Een ander prachtig licht, alleen kleiner, vervoegde ons. Het was een meisje van ongeveer 10 jaar oud. Ze leek een beetje op mij. Ik kon vertellen dat ze me herkende. We knuffelden en toen zei ze me; “Ik ben je zus, ik ben naar je groodmoeder genaamd, Willamette, die een maand voor m’n geboorte gestorven is.Onze ouders noemden me kortweg Willie. Ze wachtten om je over me te vertellen tot je er klaar voor zou zijn.” Het was vreemd, nu ik erop terugblik, maar het leek normaal op dat moment.
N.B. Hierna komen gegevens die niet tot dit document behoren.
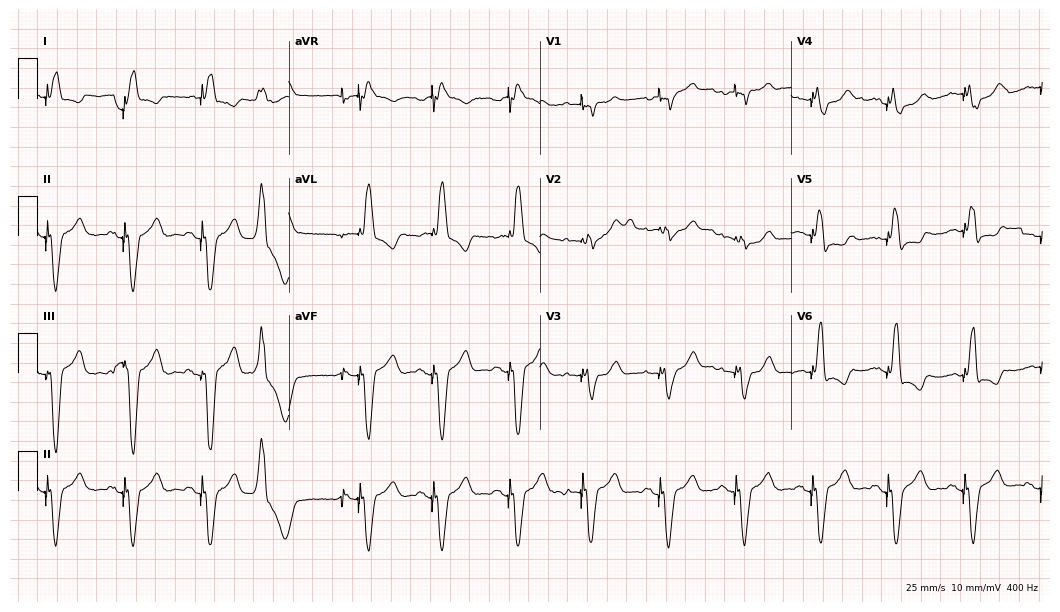
12-lead ECG from an 85-year-old male patient. No first-degree AV block, right bundle branch block (RBBB), left bundle branch block (LBBB), sinus bradycardia, atrial fibrillation (AF) or sinus tachycardia recorded for this tracing.

Ze kusttte me op m’n hoofd en ik voelde haar warmte en liefde. “Je moet nu teruggaan, Sandy” zei ze. “Je moet moeder redden van het vuur. Dit is erg belangrijk, je moet terugkeren, en wel nu.” Ze zei het met zachtheid en medeleven terwijl ze zachtjes naar me lachte. “Nee, ik wil niet”, zei ik “laat me hier bij je blijven.” “Moeder heeft je nodig om haar van het vuur te redden,” herhaalde ze, nog steeds op een zachtaardige en rustige manier. Als een egoistisch kreng begon ik te wenen en maakte een scène van de ergste soort. Ik smeet mezelf op de grond en maakte het voor iedereen, en dat ben ik vrij zeker, een oncomfortabele situatie.
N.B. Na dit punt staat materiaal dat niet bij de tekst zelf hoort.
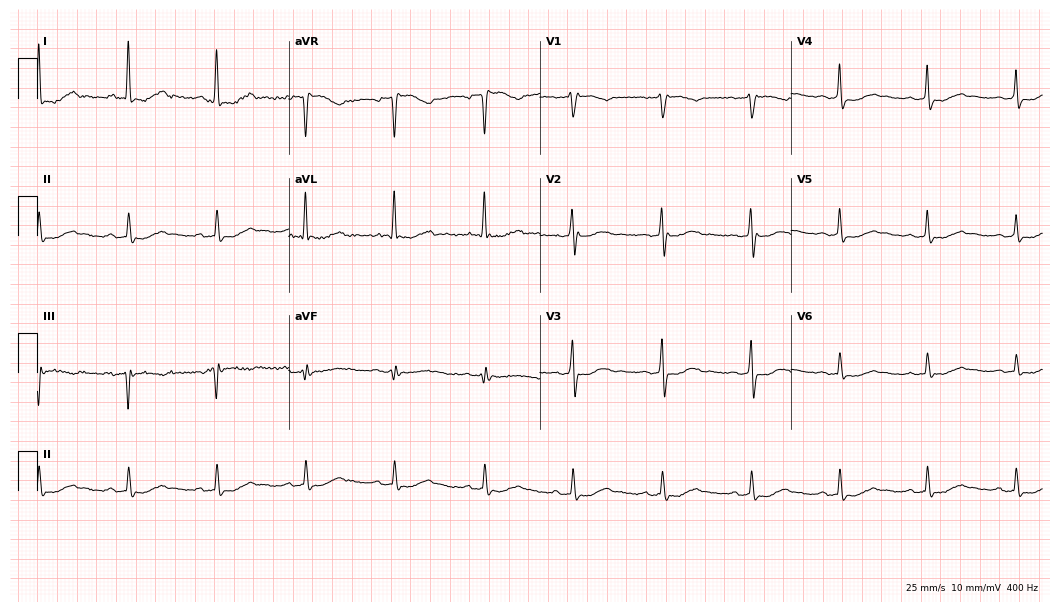
Electrocardiogram (10.2-second recording at 400 Hz), a 68-year-old female patient. Of the six screened findings (first-degree AV block, right bundle branch block, left bundle branch block, sinus bradycardia, atrial fibrillation, sinus tachycardia), none is recorded. Other findings, if any, are not listed.

Ik werd een soort film getoond in dewelke ik m’n ouders, op aarde, naast mijn ziekbed zag zitten met grote bezorgdheid en angst in hun ogen. Ze raakten me aan en spraken tegen me en smeekten me niet te sterven. “Ga alsjeblieft niet dood,” ze waren aan het huilen. Ik voelde me erg droevig; maar nog steeds was ik niet klaar om al deze pracht en ongelofelijke gevoelens om alles wat goed was aan deze plaats, op te geven. God grinnikte en bekeek me vol liefde. Ik kon zijn gezicht niet zien, maar ik wist wat hij aan het denken was. Hij grinnikte met m’n kinderachtige gedrag.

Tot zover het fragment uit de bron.